There are certain foods that can worsen bloating and cause gassiness. These include the following:

  • Research has shown that low fermentable oligosaccharides, disaccharides, monosaccharides, and polyols (FODMAP) diet can reduce the symptoms of gas and IBS. A low FODMAP diet avoids fermentable, gas-producing food ingredients, such as:
    • Oligosaccharides, which are found in wheat, onions, garlic, legumes and beans
    • Disaccharides, such as lactose in milk, yogurt and ice cream
    • Monosaccharides, including fructose (a type of sugar found in honey), apples and pears
    • Polyols or sugar alcohols found in foods such as apricots, nectarines, plums and cauliflower, as well as many chewing gums and candies
  • Lentils and beans contain indigestible sugars which are broken down by bacteria, resulting in the generation of gas
  • Fruits and vegetables like carrots, cabbage, Brussel sprouts,  prunes, and apricots also cause gassiness
  • Artificial sweeteners like sorbitol are not easy to digest and hence are broken down by bacteria to produce gas.
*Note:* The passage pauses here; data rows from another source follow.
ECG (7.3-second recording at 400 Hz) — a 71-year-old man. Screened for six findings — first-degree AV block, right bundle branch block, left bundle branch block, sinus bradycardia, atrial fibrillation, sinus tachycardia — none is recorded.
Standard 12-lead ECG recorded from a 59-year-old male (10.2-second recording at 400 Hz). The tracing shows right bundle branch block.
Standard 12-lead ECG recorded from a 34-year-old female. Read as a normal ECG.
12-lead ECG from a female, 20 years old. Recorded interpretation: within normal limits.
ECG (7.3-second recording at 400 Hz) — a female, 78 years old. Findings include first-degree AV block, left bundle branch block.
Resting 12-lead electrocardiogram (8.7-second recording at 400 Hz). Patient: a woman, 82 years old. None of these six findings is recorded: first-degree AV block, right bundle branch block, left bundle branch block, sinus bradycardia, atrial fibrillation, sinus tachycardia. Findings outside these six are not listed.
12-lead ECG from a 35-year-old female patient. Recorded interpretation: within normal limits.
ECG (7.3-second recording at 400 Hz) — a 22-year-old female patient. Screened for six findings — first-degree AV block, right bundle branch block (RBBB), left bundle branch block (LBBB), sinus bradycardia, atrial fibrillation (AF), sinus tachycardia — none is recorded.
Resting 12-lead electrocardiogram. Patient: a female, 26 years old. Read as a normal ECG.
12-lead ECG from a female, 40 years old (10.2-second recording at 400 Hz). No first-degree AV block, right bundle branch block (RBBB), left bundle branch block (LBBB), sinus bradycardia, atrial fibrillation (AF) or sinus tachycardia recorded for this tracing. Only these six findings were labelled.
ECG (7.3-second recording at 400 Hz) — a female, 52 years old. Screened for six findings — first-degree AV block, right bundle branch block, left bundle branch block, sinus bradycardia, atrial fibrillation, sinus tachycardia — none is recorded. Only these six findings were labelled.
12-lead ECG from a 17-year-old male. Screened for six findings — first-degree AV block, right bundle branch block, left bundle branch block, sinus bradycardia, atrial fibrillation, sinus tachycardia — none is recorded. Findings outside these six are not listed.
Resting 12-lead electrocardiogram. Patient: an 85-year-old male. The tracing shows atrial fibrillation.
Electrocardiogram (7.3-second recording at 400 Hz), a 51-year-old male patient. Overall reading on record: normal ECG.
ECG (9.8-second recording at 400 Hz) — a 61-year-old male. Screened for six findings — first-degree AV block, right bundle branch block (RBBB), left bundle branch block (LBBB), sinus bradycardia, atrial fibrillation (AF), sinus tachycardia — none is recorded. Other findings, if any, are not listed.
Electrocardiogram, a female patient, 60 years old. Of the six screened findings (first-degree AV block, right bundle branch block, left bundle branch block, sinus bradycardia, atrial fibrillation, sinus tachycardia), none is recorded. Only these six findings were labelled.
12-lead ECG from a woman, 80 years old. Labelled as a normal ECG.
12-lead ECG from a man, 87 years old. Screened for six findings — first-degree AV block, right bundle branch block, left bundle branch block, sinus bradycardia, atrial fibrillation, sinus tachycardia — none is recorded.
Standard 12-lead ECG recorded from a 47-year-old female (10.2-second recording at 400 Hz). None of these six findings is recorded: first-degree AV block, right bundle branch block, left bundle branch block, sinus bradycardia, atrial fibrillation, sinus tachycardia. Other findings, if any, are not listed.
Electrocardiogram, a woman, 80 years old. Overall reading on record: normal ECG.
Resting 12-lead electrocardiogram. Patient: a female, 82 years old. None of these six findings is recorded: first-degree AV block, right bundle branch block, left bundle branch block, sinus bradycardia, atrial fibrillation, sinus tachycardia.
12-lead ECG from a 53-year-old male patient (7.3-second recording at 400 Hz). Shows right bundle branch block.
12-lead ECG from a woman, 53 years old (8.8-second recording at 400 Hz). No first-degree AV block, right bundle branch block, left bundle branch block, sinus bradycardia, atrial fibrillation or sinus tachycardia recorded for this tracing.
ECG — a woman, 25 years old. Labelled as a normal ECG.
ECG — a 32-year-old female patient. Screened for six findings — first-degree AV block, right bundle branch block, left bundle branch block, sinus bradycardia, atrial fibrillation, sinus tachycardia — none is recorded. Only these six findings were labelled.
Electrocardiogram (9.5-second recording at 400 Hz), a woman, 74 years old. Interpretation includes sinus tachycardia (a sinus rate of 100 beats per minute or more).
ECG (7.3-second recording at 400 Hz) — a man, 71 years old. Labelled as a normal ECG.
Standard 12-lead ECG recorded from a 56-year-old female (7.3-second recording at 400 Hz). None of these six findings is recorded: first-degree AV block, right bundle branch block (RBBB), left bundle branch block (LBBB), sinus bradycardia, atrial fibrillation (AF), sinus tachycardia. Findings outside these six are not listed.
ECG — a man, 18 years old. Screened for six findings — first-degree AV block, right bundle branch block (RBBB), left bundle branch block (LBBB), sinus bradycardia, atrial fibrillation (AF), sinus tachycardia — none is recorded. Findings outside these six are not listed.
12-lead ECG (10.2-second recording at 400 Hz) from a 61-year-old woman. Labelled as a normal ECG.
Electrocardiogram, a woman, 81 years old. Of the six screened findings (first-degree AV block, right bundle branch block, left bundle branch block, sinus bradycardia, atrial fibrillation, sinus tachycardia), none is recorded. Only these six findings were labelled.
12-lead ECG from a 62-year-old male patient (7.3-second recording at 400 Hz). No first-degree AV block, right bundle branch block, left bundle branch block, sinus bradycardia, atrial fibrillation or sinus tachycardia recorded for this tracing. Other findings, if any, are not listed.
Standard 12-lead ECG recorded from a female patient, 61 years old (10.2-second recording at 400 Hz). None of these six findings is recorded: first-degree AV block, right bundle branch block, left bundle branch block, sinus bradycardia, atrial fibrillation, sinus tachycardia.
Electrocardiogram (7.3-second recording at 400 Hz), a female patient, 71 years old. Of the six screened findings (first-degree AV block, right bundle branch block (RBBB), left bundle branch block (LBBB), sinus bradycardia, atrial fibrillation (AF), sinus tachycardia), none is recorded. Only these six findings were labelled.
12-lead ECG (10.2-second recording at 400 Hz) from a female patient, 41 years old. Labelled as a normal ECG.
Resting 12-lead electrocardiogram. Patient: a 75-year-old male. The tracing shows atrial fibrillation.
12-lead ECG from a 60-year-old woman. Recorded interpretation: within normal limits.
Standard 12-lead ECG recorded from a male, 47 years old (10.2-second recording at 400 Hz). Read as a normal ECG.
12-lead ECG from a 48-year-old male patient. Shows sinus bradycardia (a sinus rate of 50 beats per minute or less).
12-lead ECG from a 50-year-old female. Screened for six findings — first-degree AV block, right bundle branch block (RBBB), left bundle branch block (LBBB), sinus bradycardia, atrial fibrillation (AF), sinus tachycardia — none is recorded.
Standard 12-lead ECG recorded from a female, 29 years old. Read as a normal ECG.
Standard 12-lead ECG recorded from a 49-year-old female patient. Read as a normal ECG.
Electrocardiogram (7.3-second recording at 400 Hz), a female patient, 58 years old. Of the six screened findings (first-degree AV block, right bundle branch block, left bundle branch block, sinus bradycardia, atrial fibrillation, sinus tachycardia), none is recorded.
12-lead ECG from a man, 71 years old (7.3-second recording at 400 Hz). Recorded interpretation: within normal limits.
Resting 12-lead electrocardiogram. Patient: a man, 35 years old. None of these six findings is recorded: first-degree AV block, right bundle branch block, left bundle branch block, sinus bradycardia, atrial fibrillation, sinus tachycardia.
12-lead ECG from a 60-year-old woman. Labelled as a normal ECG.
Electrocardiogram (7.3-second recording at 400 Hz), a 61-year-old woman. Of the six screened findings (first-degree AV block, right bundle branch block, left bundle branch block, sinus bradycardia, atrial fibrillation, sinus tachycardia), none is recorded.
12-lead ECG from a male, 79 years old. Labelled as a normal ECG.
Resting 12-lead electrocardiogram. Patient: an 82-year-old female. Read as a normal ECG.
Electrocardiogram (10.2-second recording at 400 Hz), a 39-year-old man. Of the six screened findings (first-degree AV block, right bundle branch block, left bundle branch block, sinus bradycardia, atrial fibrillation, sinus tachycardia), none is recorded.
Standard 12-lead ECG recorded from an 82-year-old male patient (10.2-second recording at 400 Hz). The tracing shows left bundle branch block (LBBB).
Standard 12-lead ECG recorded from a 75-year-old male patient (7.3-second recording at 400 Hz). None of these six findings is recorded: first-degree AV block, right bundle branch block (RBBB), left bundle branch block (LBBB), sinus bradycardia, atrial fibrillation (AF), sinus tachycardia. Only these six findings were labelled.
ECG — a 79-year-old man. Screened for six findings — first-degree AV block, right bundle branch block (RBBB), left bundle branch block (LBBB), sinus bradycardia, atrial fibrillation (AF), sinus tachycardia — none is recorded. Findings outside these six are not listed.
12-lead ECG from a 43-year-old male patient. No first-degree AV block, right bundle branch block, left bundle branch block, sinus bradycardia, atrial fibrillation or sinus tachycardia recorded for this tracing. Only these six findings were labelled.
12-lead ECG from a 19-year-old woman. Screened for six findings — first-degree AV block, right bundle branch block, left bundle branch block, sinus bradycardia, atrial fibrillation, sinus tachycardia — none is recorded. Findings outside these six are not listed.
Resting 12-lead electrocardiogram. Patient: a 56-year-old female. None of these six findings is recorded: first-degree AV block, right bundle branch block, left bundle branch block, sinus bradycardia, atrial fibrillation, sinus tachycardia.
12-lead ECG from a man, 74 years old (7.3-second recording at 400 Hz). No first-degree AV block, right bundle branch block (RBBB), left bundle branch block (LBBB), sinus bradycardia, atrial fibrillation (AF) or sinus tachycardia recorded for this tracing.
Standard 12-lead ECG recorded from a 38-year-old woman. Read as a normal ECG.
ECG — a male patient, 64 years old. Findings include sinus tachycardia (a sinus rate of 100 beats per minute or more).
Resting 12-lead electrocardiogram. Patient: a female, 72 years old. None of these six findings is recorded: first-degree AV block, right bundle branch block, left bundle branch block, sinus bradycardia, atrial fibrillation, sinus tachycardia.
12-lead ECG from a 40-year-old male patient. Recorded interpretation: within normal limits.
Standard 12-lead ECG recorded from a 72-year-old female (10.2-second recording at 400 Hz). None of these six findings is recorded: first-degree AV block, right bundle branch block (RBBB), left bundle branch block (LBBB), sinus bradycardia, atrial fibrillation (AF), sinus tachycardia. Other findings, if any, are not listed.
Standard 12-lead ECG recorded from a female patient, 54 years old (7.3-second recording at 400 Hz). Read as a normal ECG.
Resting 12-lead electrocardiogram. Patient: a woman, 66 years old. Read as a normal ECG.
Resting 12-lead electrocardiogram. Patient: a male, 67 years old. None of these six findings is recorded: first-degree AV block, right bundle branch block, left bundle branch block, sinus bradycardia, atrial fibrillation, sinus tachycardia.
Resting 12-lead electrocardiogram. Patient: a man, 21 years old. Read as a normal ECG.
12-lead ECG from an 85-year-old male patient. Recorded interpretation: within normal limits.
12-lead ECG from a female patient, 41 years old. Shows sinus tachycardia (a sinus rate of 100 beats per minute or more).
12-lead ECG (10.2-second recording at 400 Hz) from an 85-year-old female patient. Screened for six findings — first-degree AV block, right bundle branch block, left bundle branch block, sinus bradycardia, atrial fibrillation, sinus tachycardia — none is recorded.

  • Patients with meteorism should avoid dairy products as they can worsen the bloating sensation.
  • Wheat contains a protein called gluten which may cause bloating. Gluten should be included in the elimination diet to rule out gluten sensitivity.
  • Finally, people prone to meteorism should become physically active as this can also lead to increased peristalsis and emptying of gas from the intestine.